## YOUR INSTRUCTIONS
Each record should be copied exactly into the answer, and no picture should go with it.

***** GIVEN INFORMATION *****

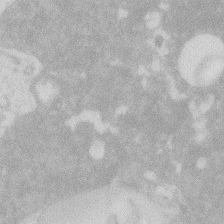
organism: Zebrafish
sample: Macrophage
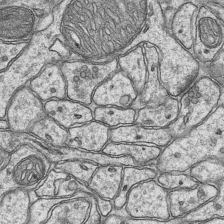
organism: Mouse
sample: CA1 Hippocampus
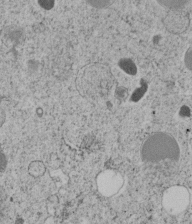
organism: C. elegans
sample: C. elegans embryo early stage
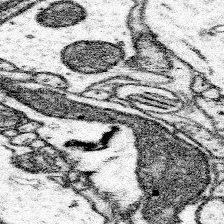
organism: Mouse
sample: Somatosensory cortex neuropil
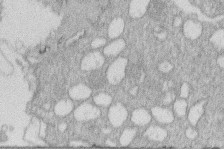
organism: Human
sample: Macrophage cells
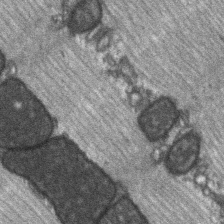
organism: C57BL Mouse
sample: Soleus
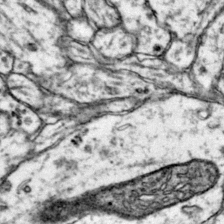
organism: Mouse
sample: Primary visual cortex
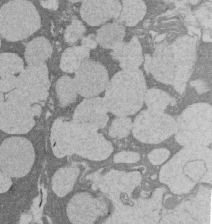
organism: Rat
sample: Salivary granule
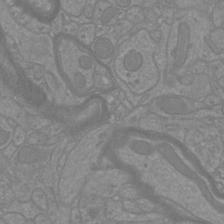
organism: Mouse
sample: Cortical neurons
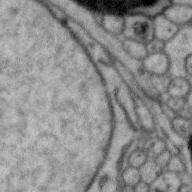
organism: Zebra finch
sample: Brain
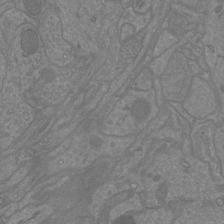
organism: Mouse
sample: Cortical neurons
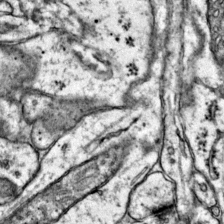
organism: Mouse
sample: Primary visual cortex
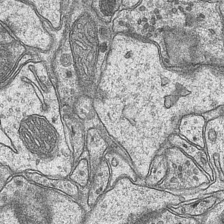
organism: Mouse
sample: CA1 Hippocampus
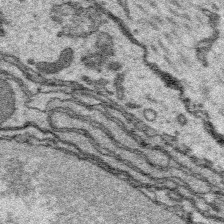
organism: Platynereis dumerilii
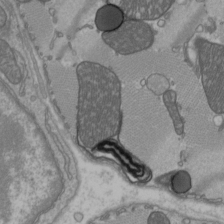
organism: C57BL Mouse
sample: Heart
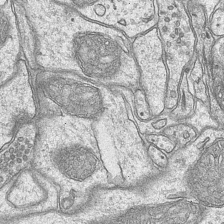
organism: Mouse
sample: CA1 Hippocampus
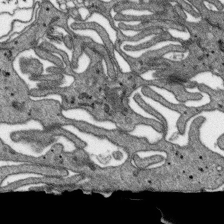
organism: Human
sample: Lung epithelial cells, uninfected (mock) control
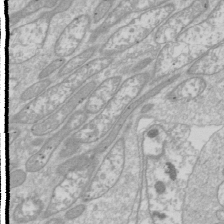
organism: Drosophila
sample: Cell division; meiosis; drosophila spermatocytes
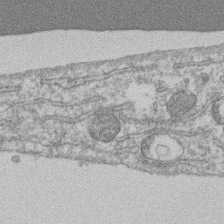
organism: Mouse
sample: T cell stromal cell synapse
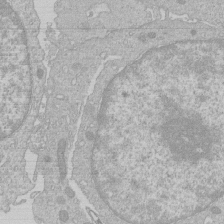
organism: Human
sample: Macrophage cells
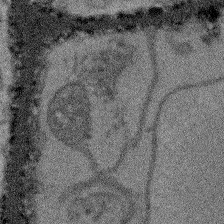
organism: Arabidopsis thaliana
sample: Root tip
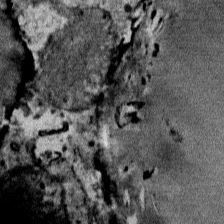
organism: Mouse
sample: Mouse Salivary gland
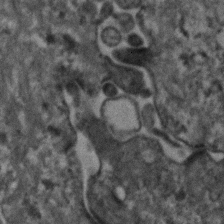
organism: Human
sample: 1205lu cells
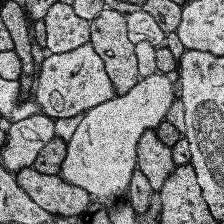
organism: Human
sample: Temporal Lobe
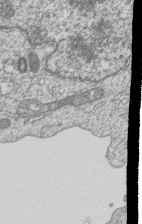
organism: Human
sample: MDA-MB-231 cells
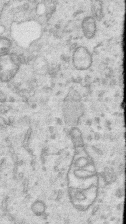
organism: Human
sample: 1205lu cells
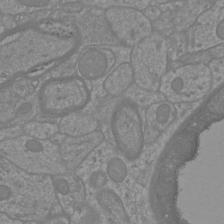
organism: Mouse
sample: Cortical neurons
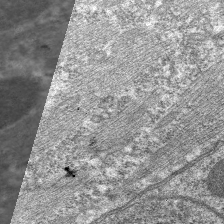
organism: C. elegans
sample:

*****

## EXPECTED ANSWER
organism: Zebrafish
sample: Macrophage
organism: Mouse
sample: CA1 Hippocampus
organism: C. elegans
sample: C. elegans embryo early stage
organism: Mouse
sample: Somatosensory cortex neuropil
organism: Human
sample: Macrophage cells
organism: C57BL Mouse
sample: Soleus
organism: Mouse
sample: Primary visual cortex
organism: Rat
sample: Salivary granule
organism: Mouse
sample: Cortical neurons
organism: Zebra finch
sample: Brain
organism: Mouse
sample: Cortical neurons
organism: Mouse
sample: Primary visual cortex
organism: Mouse
sample: CA1 Hippocampus
organism: Platynereis dumerilii
organism: C57BL Mouse
sample: Heart
organism: Mouse
sample: CA1 Hippocampus
organism: Human
sample: Lung epithelial cells, uninfected (mock) control
organism: Drosophila
sample: Cell division; meiosis; drosophila spermatocytes
organism: Mouse
sample: T cell stromal cell synapse
organism: Human
sample: Macrophage cells
organism: Arabidopsis thaliana
sample: Root tip
organism: Mouse
sample: Mouse Salivary gland
organism: Human
sample: 1205lu cells
organism: Human
sample: Temporal Lobe
organism: Human
sample: MDA-MB-231 cells
organism: Human
sample: 1205lu cells
organism: Mouse
sample: Cortical neurons
organism: C. elegans
sample:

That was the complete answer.